HuggingFaceDemoActivity

Shows how to download models from Hugging Face Hub and run inference using LLMEdgeManager.

Key features:

  • Model download with progress callback
  • Heap-aware parameter selection
  • Thinking mode configuration

Code snippet:

// 1. Download with progress
LLMEdgeManager.downloadModel(
    context = context,
    modelId = "unsloth/Qwen3-0.6B-GGUF",
    filename = "Qwen3-0.6B-Q4_K_M.gguf",
    onProgress = { downloaded, total -> /* update UI */ }
)

// 2. Generate text (model is now cached)
val response = LLMEdgeManager.generateText(
    context = context,
    params = LLMEdgeManager.TextGenerationParams(
        prompt = "List two quick facts about running GGUF models on Android.",
        modelId = "unsloth/Qwen3-0.6B-GGUF",
        modelFilename = "Qwen3-0.6B-Q4_K_M.gguf",
        thinkingMode = SmolLM.ThinkingMode.DISABLED // Optional reasoning control
    )
)

RagActivity

Complete RAG (Retrieval-Augmented Generation) pipeline with PDF indexing and Q&A.

Key features:

  • PDF document picker with persistent permissions
  • Sentence embeddings (ONNX Runtime)
  • Vector store with cosine similarity search
  • Context-aware answer generation

Full workflow:

// 1. Get shared LLM instance from Manager
// (Ensures efficient resource sharing with other app components)
val llm = LLMEdgeManager.getSmolLM(context)
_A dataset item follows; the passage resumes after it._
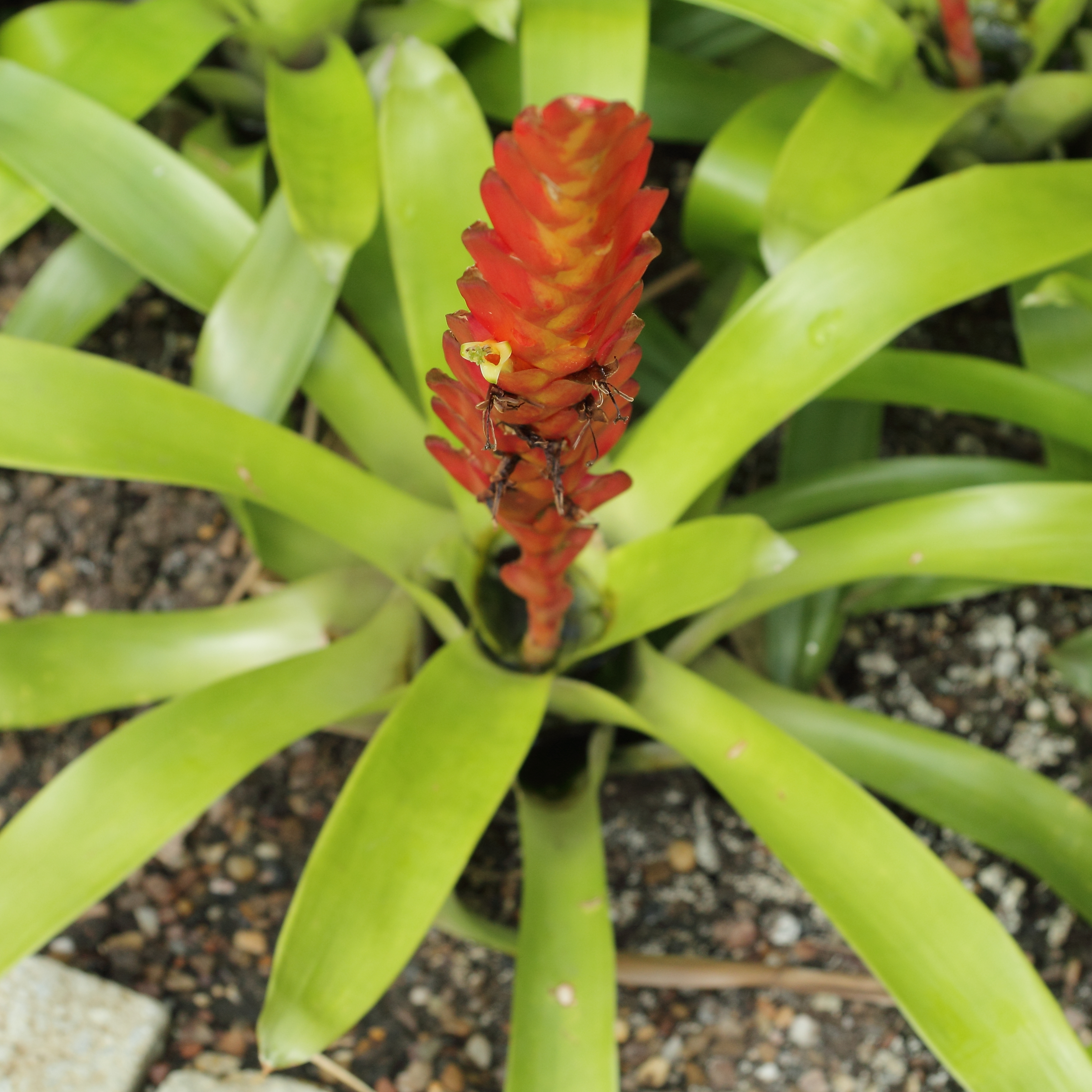 Vriesea duvaliana, identifierad med hjälp av befintlig skylt vid Kew Gardens, London.

// 2. Initialize RAG engine with embedding config
val rag = RAGEngine(
    context = context,
    smolLM = llm,
    splitter = TextSplitter(chunkSize = 600, chunkOverlap = 120),
    embeddingConfig = EmbeddingConfig(
        modelAssetPath = "embeddings/all-minilm-l6-v2/model.onnx",
        tokenizerAssetPath = "embeddings/all-minilm-l6-v2/tokenizer.json"
    )
)
rag.init()

// 3. Index a PDF document
val count = rag.indexPdf(pdfUri)
Log.d("RAG", "Indexed $count chunks")

// 4. Ask questions
val answer = rag.ask("What are the key points?", topK = 5)

Important notes:

  • Scanned PDFs require OCR before indexing (PDFBox extracts text-based only)
  • Embedding model must be in assets/ directory
  • Vector store persists to JSON in app files directory
  • Adjust chunk size/overlap based on document type

StableDiffusionActivity

Demonstrates on-device image generation using LLMEdgeManager.

Key patterns:

// Generate image (Manager handles downloading, caching, VAE loading, and memory safety)
val bitmap = LLMEdgeManager.generateImage(
    context = context,
    params = LLMEdgeManager.ImageGenerationParams(
        prompt = "a cute cat",
        width = 256, // Start small on mobile
        height = 256,
        steps = 20,
        cfgScale = 7.0f
    )
)

// Display result
imageView.setImageBitmap(bitmap)

Important notes:

  • Start with 128×128 or 256x256 on devices with <4GB RAM
  • LLMEdgeManager automatically enables CPU offloading if memory is tight
  • Generating images is memory-intensive; close other apps for best results

VideoGenerationActivity

Demonstrates on-device text-to-video generation using Wan 2.1.

Key patterns:

// 1. Configure params for mobile-friendly generation
val params = LLMEdgeManager.VideoGenerationParams(
    prompt = "A dog running in the park",
    width = 512,      // Wan models require multiples of 64 between 256-960
    height = 512,
    videoFrames = 8,  // Start with fewer frames (8-16)
    steps = 20,
    cfgScale = 7.0f,
    flowShift = 3.0f, // Use Float.POSITIVE_INFINITY to auto-select
    forceSequentialLoad = true // Critical for devices with <12GB RAM
)

// 2. Generate video (returns list of bitmaps)
val frames = LLMEdgeManager.generateVideo(
    context = context,
    params = params
) { phase, current, total ->
    // Update progress UI
    updateProgress("$phase ($current/$total)")
}

// 3. Display or save frames
imageView.setImageBitmap(frames.first())

Important notes:

  • Sequential Load: Video models are large (Wan 2.1 is ~5GB). forceSequentialLoad = true is essential for mobile devices; it loads components (T5 encoder, Diffusion model, VAE) one by one to keep peak memory low.
  • Frame Count: Generating 8-16 frames takes significant time. Provide progress feedback.
  • LLMEdgeManager: This activity uses the high-level LLMEdgeManager which handles the complex sequentially loading logic automatically.

LlavaVisionActivity

Demonstrates vision-capable LLM integration using LLMEdgeManager.

Key patterns:

// 1. Preprocess image
val bmp = ImageUtils.imageToBitmap(context, uri)
val scaledBmp = ImageUtils.preprocessImage(bmp, correctOrientation = true, maxDimension = 1024)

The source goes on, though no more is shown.